World trade in medium and high tech manufactures account for about two-third of the total. Therefore, Pakistan has to climb up the ladder from low-tech manufactures to medium and high-tech manufactures if it has to increase its share in world's exports. We cannot increase our share in world's exports by concentrating on textiles only.
The ministry of finance in its Economic Survey and the State Bank of Pakistan in its Annual Report are using decades old classifications of exports. The Economic Survey classifies exports into agricultural commodities; semi-manufactures and manufactures whereas semi-manufactures and manufactures both belong to the category of low-tech manufactures.
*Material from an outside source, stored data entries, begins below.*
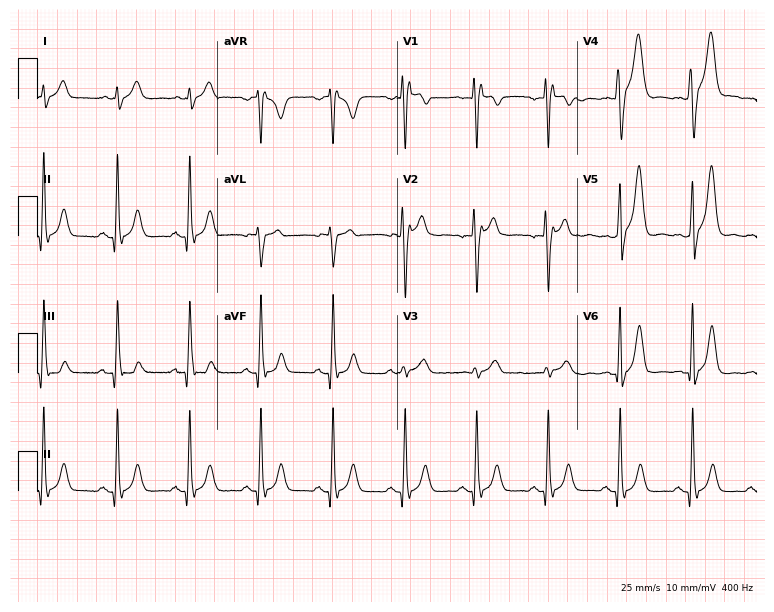
12-lead ECG from a 19-year-old male. Screened for six findings — first-degree AV block, right bundle branch block, left bundle branch block, sinus bradycardia, atrial fibrillation, sinus tachycardia — none is recorded.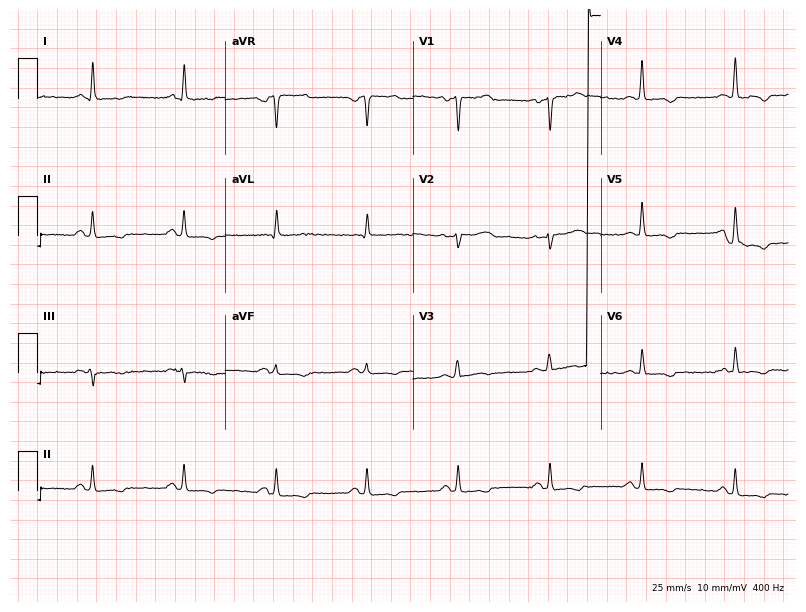
Resting 12-lead electrocardiogram. Patient: a 47-year-old woman. None of these six findings is recorded: first-degree AV block, right bundle branch block, left bundle branch block, sinus bradycardia, atrial fibrillation, sinus tachycardia.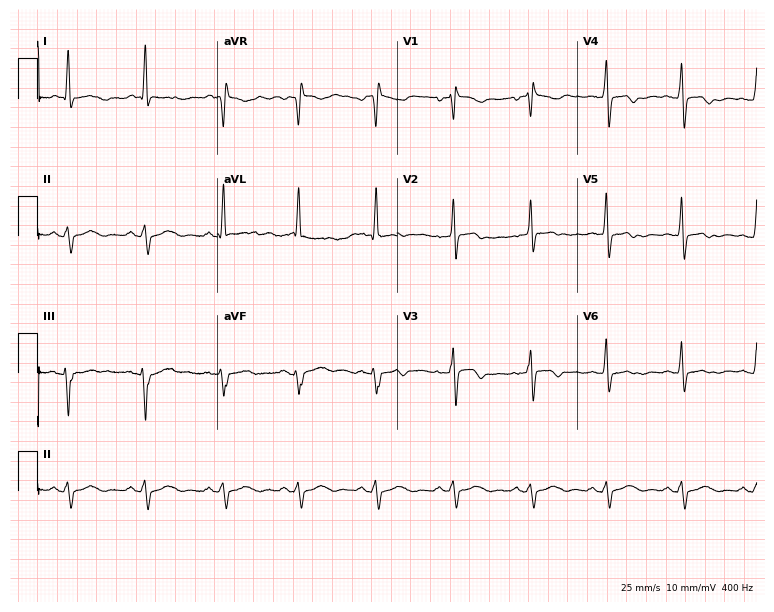
Standard 12-lead ECG recorded from a female, 68 years old. None of these six findings is recorded: first-degree AV block, right bundle branch block, left bundle branch block, sinus bradycardia, atrial fibrillation, sinus tachycardia. Findings outside these six are not listed.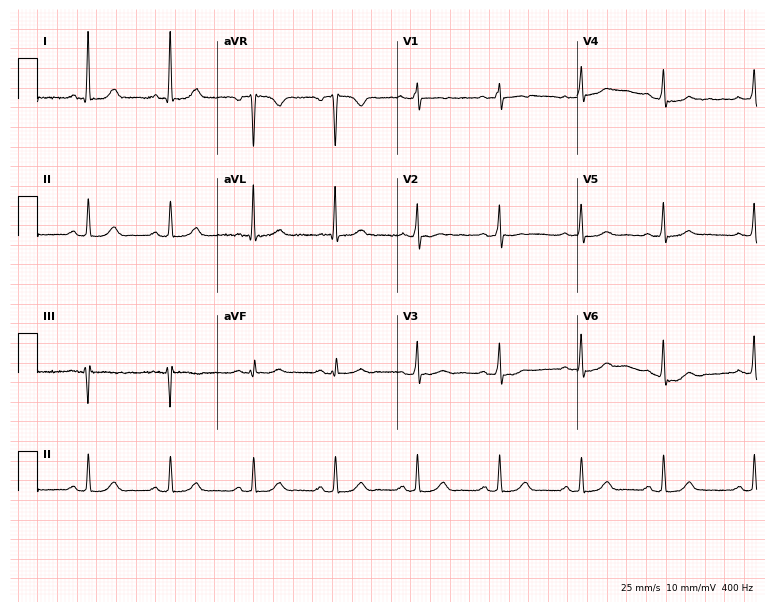
12-lead ECG from a woman, 72 years old (7.3-second recording at 400 Hz). No first-degree AV block, right bundle branch block, left bundle branch block, sinus bradycardia, atrial fibrillation or sinus tachycardia recorded for this tracing.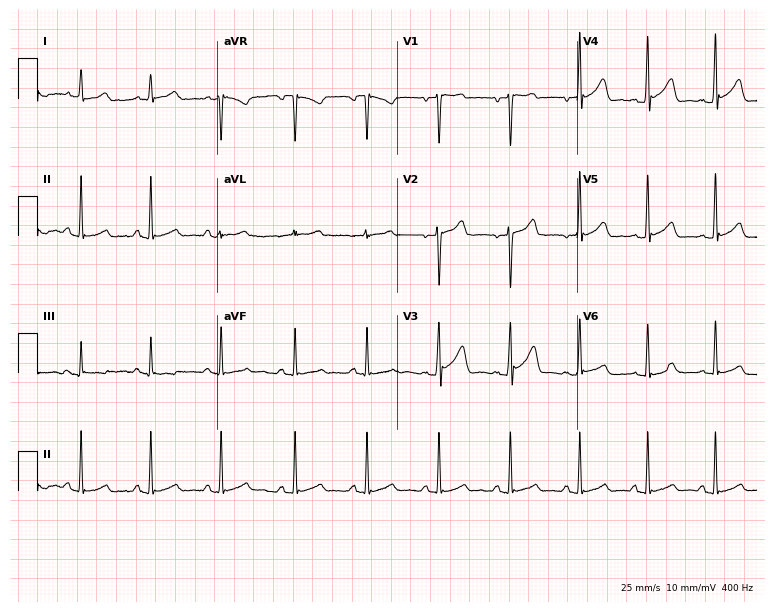
12-lead ECG from a 31-year-old man. Recorded interpretation: within normal limits.

Similarly the SBP classifies exports into agricultural commodities, textiles manufactures and other manufactures. Looking at the export classification in the Economic Survey and the Annual Report one would be impressed by the change in composition of Pakistan's exports from agricultural commodities to manufactures.
What they fail to point out is that whereas Pakistan's exports of low tech manufactures are soaring but unlike China, India, Malaysia, Thailand and other developing countries, our exports in world's most buoyant sector of medium and high tech manufactures are not moving at all.
Both the ministry of finance and the State Bank need to reclassify exports into five categories indicated above. Unless it is pointed out that Pakistan is nowhere in the international trade in the medium and high tech manufactures, which is its biggest segment, there will be no inclination to move towards those sectors. After all awareness is the first step to achievement.
The author is former Secretary, Planning, Government of Pakistan.